Y en tercer lugar, está la trama del film en sí. Ciertamente
la historia es bastante episódica, pero Scott la desarrolla con largos
intervalos donde descubrimos cosas de estos personajes. Realmente no todos los
papeles están bien desarrollados: los replicantes llevan la voz de mando
en el relato, mientras que el papel de Deckard resulta algo tosco - y tampoco
Harrison Ford colabora para realzarlo -. La interpretación de Ford se ve
más justificada en la llamada "versión del director",
pero resulta claro que no es el actor ideal para realizar una caracterización
que merece tocar cuerdas más sensibles.
El tema aquí pasa por la naturaleza ambivalente de los replicantes.
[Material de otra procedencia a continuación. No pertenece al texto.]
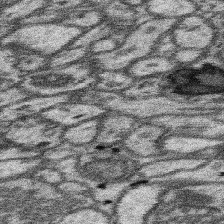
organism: Mouse
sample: Somatosensory cortex neuropil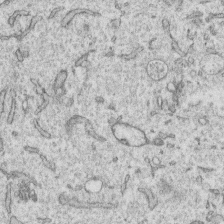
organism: Human
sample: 1205lu cells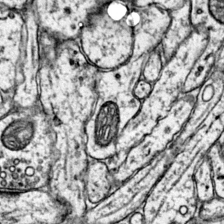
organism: Mouse
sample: Primary visual cortex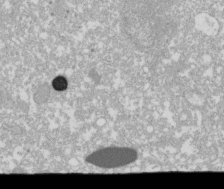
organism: Xenopus
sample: Cilia; centrioles in frog embryo cells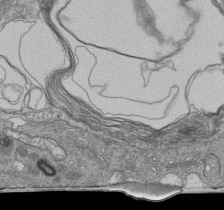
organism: Human
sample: Retinal organoid Rod and Cone cells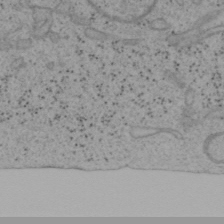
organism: Human
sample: HeLa cells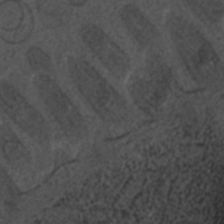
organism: C. elegans
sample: C. elegans embryo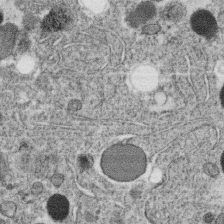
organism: C. elegans
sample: C. elegans oocyte; sperm cells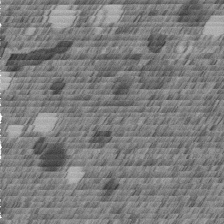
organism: C. elegans
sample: C. elegans embryo early stage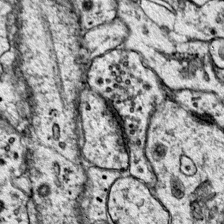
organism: Mouse
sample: Primary visual cortex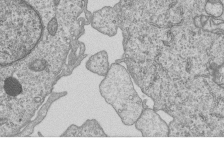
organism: Human
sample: MDA-MB-231 cells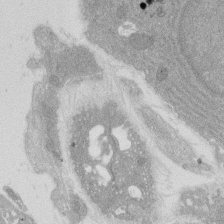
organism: Rat
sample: Salivary granule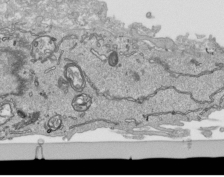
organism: Human
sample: Mitochondria in HCT116 cells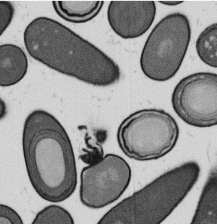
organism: B. subtilis
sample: Bacterial spore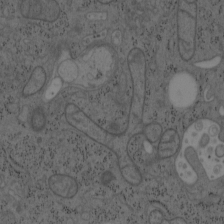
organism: Mouse
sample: OT-I killer T cells with ID8 ovarian cancer cells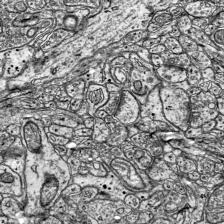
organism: Mouse
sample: Visual Cortex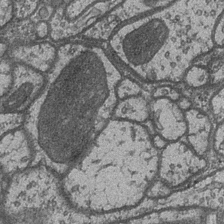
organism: Drosophila
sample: Optic medulla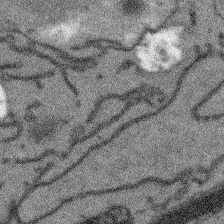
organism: Arabidopsis thaliana
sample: Root tip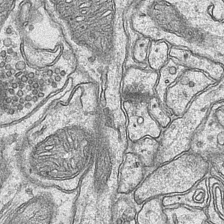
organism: Mouse
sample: CA1 Hippocampus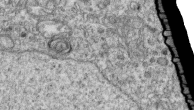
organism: Human
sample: HeLa cell HIV synapse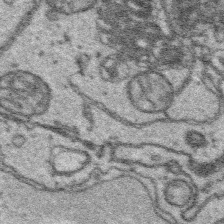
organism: Platynereis dumerilii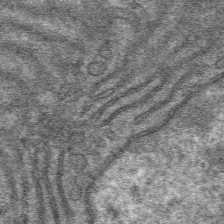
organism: Mouse
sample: Mouse hepatocytes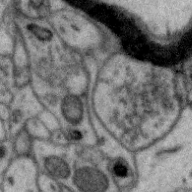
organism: Zebra finch
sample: Brain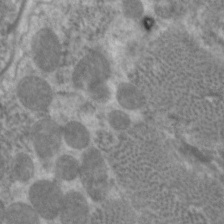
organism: C. elegans
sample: Pharynx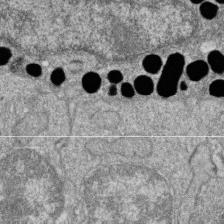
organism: Zebrafish
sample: Cilia; retinal pigment epithelium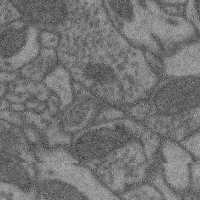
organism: Mouse
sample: Cerebral cortex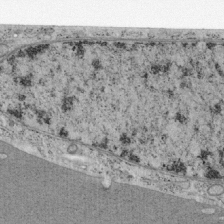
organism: Human
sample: HeLa cells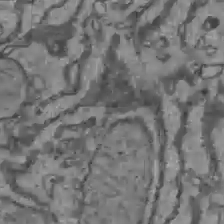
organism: C57BL Mouse
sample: Liver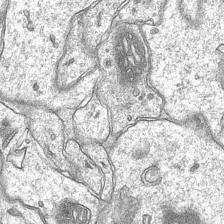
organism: Mouse
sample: CA1 Hippocampus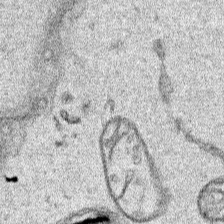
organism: Human
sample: Mitochondria in HCT116 cells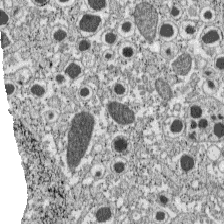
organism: C57BL Mouse
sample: Pancreatic islet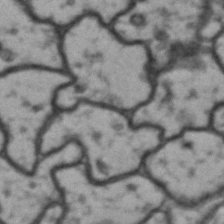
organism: Drosophila
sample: Brain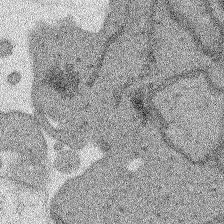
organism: Human
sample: HeLa cells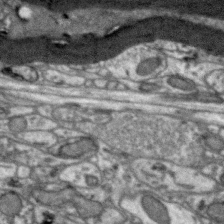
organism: Zebra finch
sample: Brain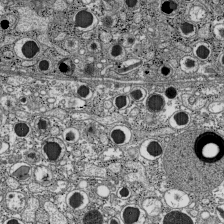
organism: C57BL Mouse
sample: Pancreatic islet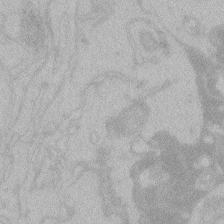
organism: Zebrafish
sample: Macrophage infected with Toxoplasma gondii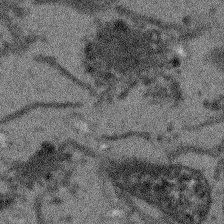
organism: Arabidopsis thaliana
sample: Root tip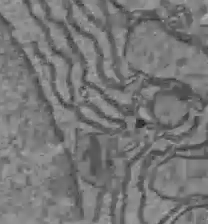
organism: C57BL Mouse
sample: Liver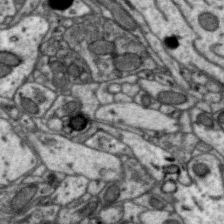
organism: Zebra finch
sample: Brain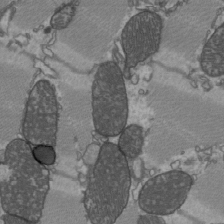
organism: C57BL Mouse
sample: Heart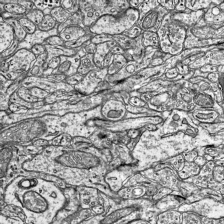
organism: Mouse
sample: Visual Cortex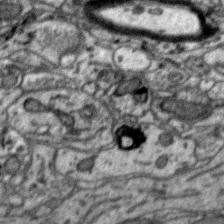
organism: Zebra finch
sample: Brain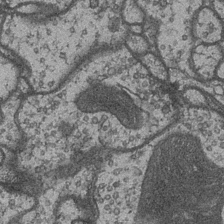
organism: Drosophila
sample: Optic medulla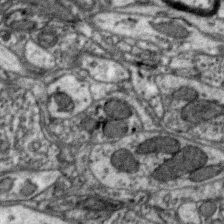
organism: Zebra finch
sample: Brain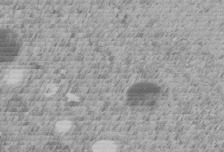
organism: C. elegans
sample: C. elegans embryo early stage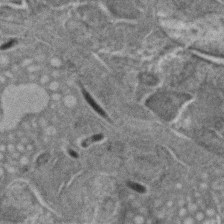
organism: C. elegans
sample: C. elegans embryo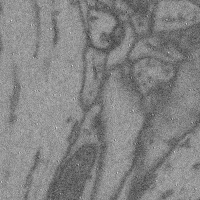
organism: Mouse
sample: Cerebral cortex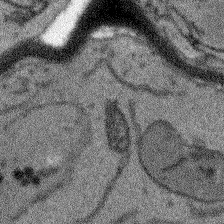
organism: Arabidopsis thaliana
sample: Root tip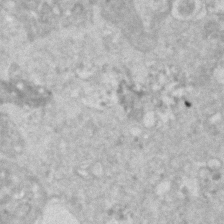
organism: Human
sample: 1205lu cells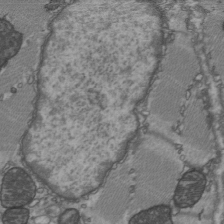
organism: C57BL Mouse
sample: Heart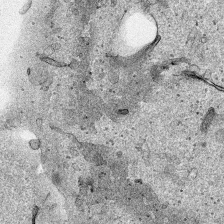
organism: Human
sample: Mitochondria in HCT116 cells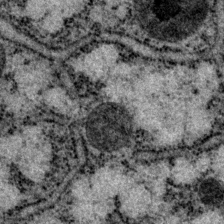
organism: P. pacificus
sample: Pharynx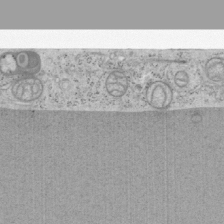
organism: Human
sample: HeLa cells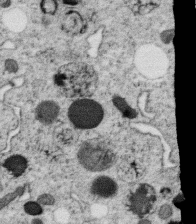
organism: C. elegans
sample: C. elegans oocyte; sperm cells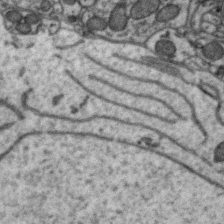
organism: Zebra finch
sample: Brain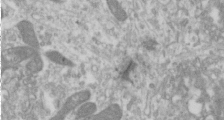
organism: Human
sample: Cilia; basal body in RPE cells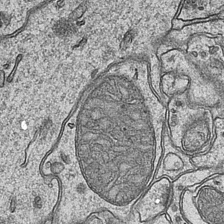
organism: Mouse
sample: CA1 Hippocampus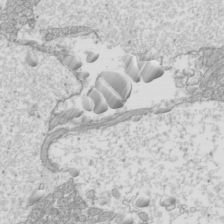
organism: Mouse
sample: Cilia; mouse epididymis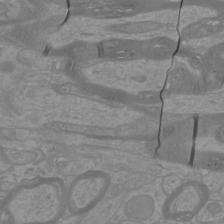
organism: Mouse
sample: Cortical neurons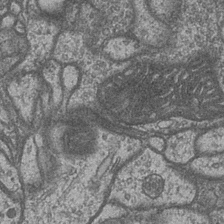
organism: Drosophila
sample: Optic medulla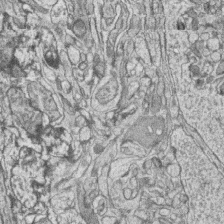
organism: Zebrafish
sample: synaptic ribbons in rod cells and cone cells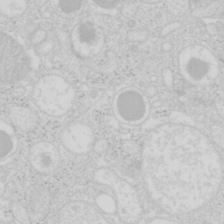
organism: Mouse
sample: Pancreas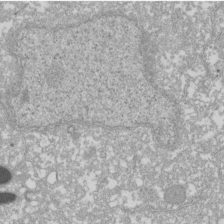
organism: Xenopus
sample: Cilia; centrioles in frog embryo cells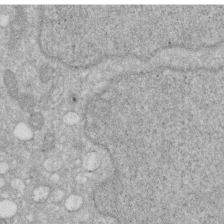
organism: Human
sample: HIV infected U937 cells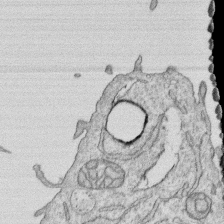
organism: Human
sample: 1205lu cells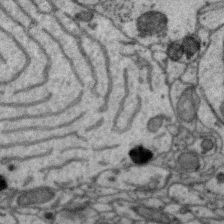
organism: Zebra finch
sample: Brain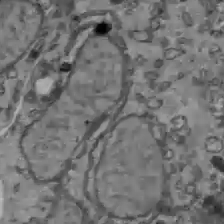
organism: C57BL Mouse
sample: Liver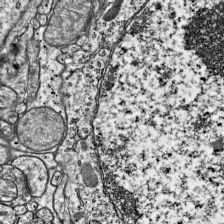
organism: Mouse
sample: Visual Cortex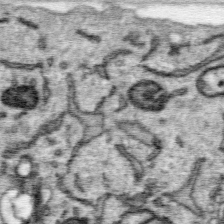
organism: Human
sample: HeLa cells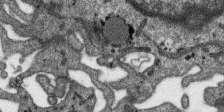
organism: Human
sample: Lung epithelial cells infected with SARS-CoV-2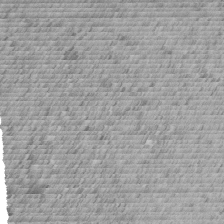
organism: C. elegans
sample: C. elegans embryo early stage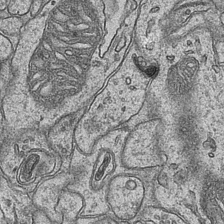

En
ciertos momentos, se antojan como creaturas asustadas, peleando por su vida. Pero
en otros casos son pintados como personajes sádicos y terribles. Las imágenes
de Rutger Hauer destrozando a Tyrell son impresionantes, y su Roy Batty roza por
momentos la locura más que la confusión de sentimientos. A veces
uno percibe que más que reflejar la inestabilidad emocional, los actores
disparan distintos rangos que rozan la sobreactuación, en especial Hauer
y Hannah. La impresión general es que el guión no sabe muy bien
como definirlos, si como víctimas, monstruos, o vengadores. Por un lado
está Leon, que convive con Zhora, y se fabrica recuerdos a base de fotos
intrascendentes. Pero por otro, cuando deben defenderse resultan despiadados y
crueles, como la golpiza de Leon a Deckard en el callejón. Quizás
la mejor expresión sea la de Joanna Cassidy como la nudista encantadora
de serpientes, que alterna entre la violencia y la desesperación cuando
Deckard le da caza.Y Batty obtiene cierta redención en su ocaso, cuando
le cuenta sus vivencias a Deckard mientras la vida se le escapa como la paloma
que tenía atrapada en la mano.
Mientras el film le dedica mayor tiempo de pantalla a los replicantes, prueba
un par de cosas con la trama de Deckard. Acá es donde comienzan las diferencias
entre la versión original y "el corte del director". En
el original, hay un monólogo inicial y otro final de Harrison Ford como
para setear el clima de film negro, que son eliminados en la versión especial
(que a mi gusto, omitirlos no es una decisión feliz de Scott, ya que le
daban algo más de sabor a Deckard). También está más
trabajada la escena del encuentro de Deckard con Rachel en el departamento. Aquí
es donde comienzan los indicios de que Deckard puede ser un replicante : posee
un piano lleno de fotos realmente dispares, se queda brevemente dormido y sueña
con un unicornio, e incluso cuando discute con Rachel en la cocina y le susurra
al oído desde las penumbras unas frases podemos ver un reflejo metálico
en sus ojos, similar al de los replicantes. Sus actitudes torpes y distraídas
cuando recibe los informes de las muertes (o la forzada seducción de Rachel);
cuando Rachel le pregunta si él mismo se ha hecho el test Voight Kampff
(y Deckard se queda oportunamente dormido). Y por supuesto, el final de la
versión del director, que omite la escena del escape de Rachel y Deckard
hacia un paraíso verde (¿adónde, si la polución
ha contaminado el planeta, e incluso los animales son replicados genéticamente?),
donde el detective dice que Rachel es el único modelo de replicante sin
fecha de expiración. En cambio, el corte del director muestra a Deckard
encontrando un unicornio hecho por Gaff - similar al de sus recuerdos ¿implantados?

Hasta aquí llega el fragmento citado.